2007-09-03 18:57:29 · 5 answers · asked by Anonymous in Science & Mathematics ➔ Chemistry
The H-H eqn states that the following equality holds for an acidic system:
pH = pKa + log([A-]/[HA])
where A- is the conjugate base of the acid HA. If you look at the equation closely, the term [A-]/[HA] is the ratio of the ionized form of the drug to the unionized form. However, if we assume X to be a weak acid, we can assume that the unionized form of the drug is approximately equal to the original amount, or its formal concentration, of the drug in the solution. Therefore, the term [A-]/[HA] can be used to give a fairly accurate value of the ratio of the drug that ionized.
Solving for [A-]/[HA]:
[A-]/[HA] = 10^(pH-pKa)
Substituting the given values,
[A-]/[HA] = 0.16
or around 16%. This kind of justifies our assumption that X is a weak acid. You can also do the calculation done by the guy above me but you'd find the answer is 15%, not 1.5%.

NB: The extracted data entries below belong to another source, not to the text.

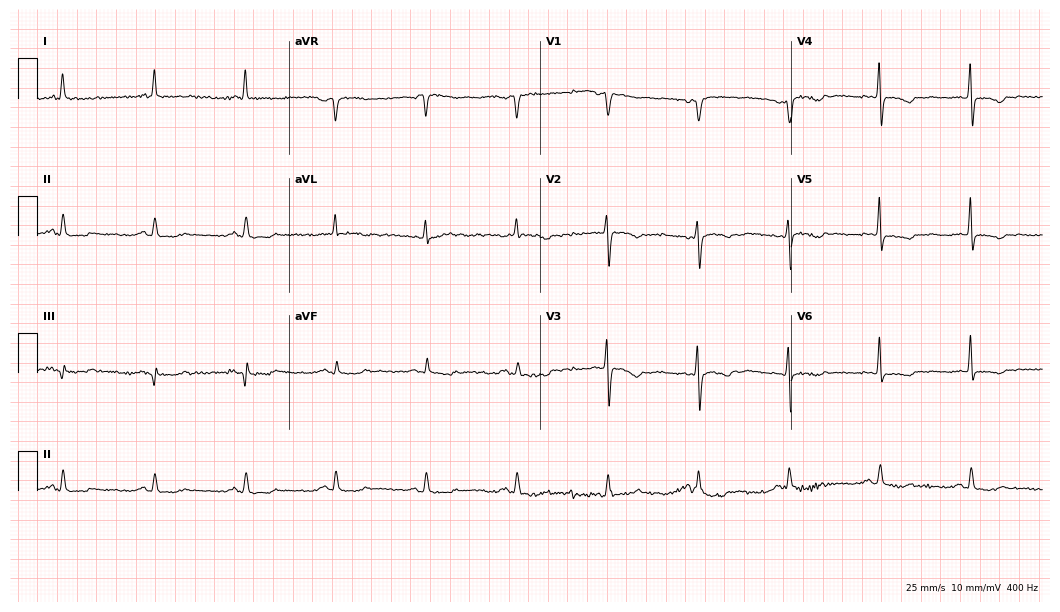
Electrocardiogram, a 66-year-old female patient. Of the six screened findings (first-degree AV block, right bundle branch block (RBBB), left bundle branch block (LBBB), sinus bradycardia, atrial fibrillation (AF), sinus tachycardia), none is recorded.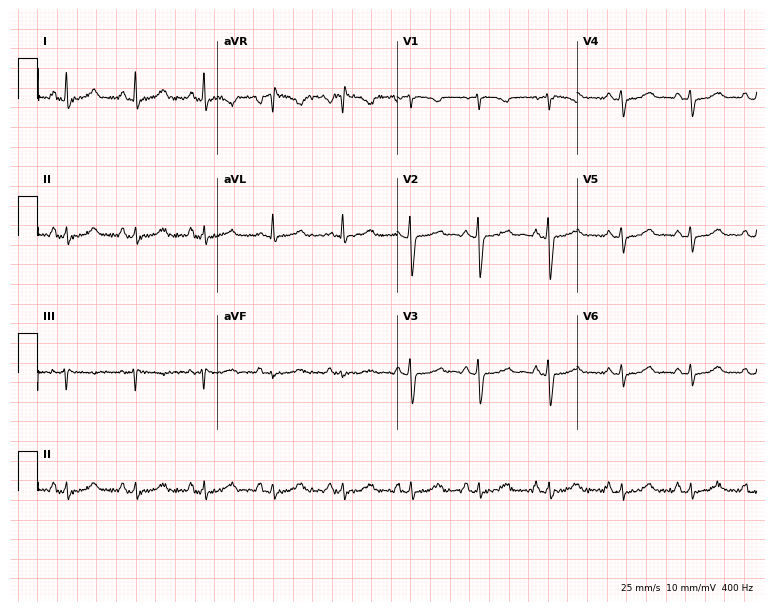
ECG (7.3-second recording at 400 Hz) — a 43-year-old woman. Labelled as a normal ECG.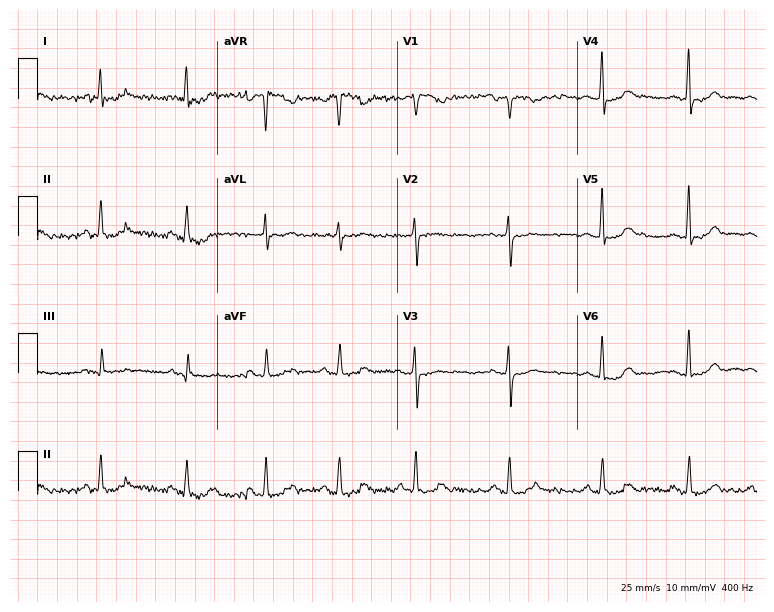
12-lead ECG (7.3-second recording at 400 Hz) from a woman, 57 years old. Screened for six findings — first-degree AV block, right bundle branch block, left bundle branch block, sinus bradycardia, atrial fibrillation, sinus tachycardia — none is recorded.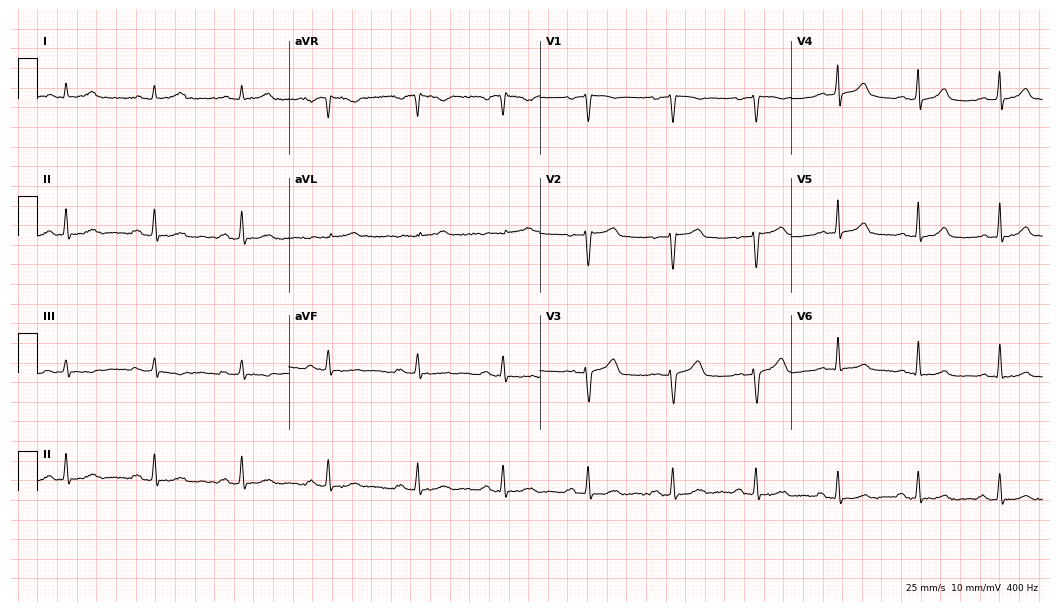
12-lead ECG (10.2-second recording at 400 Hz) from a female, 50 years old. Labelled as a normal ECG.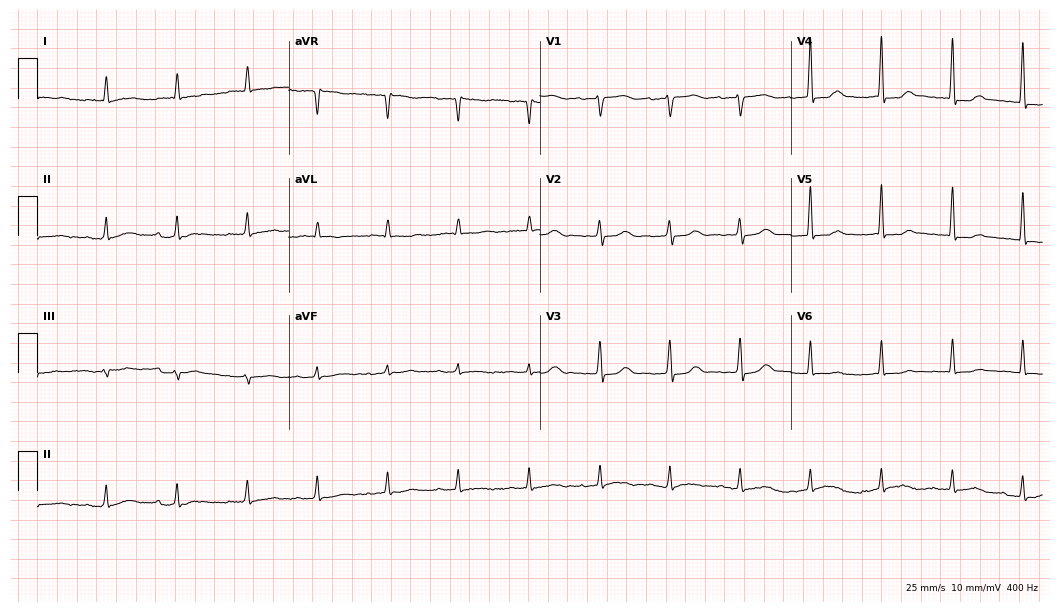
Electrocardiogram (10.2-second recording at 400 Hz), an 85-year-old woman. Of the six screened findings (first-degree AV block, right bundle branch block, left bundle branch block, sinus bradycardia, atrial fibrillation, sinus tachycardia), none is recorded. Only these six findings were labelled.

2007-09-03 19:26:05 · answer #1 · answered by Aken 3 · 0⤊ 0⤋
let drug molecule be HA; when it ionises
HA---> H+ + A-
==> Ka =
[H+] [A-]
------------ (division sign)
[HA]
[H+] = [A-] ( [ ] in the notation i'm using for concentration.)
HA---> H+ + A-
==> Ka =
[H+]^2
------------
[HA]
pKa= - log Ka
pH = -log[H+]
From these eqn you can find Ka, concentration of H+ which is equal to concentration of drug ionised & also concentration of HA(drug in the solution). Then calculate % from conc. of H+ & that of HA.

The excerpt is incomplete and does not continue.